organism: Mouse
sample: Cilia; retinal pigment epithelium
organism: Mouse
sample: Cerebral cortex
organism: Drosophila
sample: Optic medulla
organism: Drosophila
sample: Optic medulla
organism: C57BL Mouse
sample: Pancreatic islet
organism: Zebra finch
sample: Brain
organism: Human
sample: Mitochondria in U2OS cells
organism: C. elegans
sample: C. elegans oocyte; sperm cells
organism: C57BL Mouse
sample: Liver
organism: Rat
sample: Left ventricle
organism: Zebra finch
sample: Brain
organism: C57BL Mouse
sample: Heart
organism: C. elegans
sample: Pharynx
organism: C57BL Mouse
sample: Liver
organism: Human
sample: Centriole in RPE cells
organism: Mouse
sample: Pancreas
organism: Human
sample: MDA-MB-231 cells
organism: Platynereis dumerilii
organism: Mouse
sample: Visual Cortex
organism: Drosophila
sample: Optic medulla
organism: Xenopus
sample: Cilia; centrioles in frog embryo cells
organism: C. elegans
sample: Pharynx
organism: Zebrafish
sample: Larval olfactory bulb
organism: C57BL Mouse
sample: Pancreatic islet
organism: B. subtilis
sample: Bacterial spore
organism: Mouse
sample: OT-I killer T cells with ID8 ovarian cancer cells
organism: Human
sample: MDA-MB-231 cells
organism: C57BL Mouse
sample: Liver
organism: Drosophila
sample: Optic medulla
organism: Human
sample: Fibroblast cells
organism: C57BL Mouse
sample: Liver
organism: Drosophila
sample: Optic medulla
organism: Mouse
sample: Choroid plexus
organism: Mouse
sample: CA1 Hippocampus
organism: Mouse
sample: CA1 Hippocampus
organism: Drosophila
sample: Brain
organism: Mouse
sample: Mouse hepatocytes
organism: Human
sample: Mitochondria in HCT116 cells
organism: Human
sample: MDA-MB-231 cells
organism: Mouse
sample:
---
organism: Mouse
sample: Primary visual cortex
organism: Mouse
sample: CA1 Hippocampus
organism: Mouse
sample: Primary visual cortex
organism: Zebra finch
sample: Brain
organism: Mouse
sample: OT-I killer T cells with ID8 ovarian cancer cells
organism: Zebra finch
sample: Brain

DIRECTIONS FOR THIS TASK: Please return only the lines above, starting at the line that has "sample: Left ventricle" and ending at the line that has "organism: Zebrafish", keeping both and leaving each one unchanged.

SOLUTION TO THE PROBLEM:
sample: Left ventricle
organism: Zebra finch
sample: Brain
organism: C57BL Mouse
sample: Heart
organism: C. elegans
sample: Pharynx
organism: C57BL Mouse
sample: Liver
organism: Human
sample: Centriole in RPE cells
organism: Mouse
sample: Pancreas
organism: Human
sample: MDA-MB-231 cells
organism: Platynereis dumerilii
organism: Mouse
sample: Visual Cortex
organism: Drosophila
sample: Optic medulla
organism: Xenopus
sample: Cilia; centrioles in frog embryo cells
organism: C. elegans
sample: Pharynx
organism: Zebrafish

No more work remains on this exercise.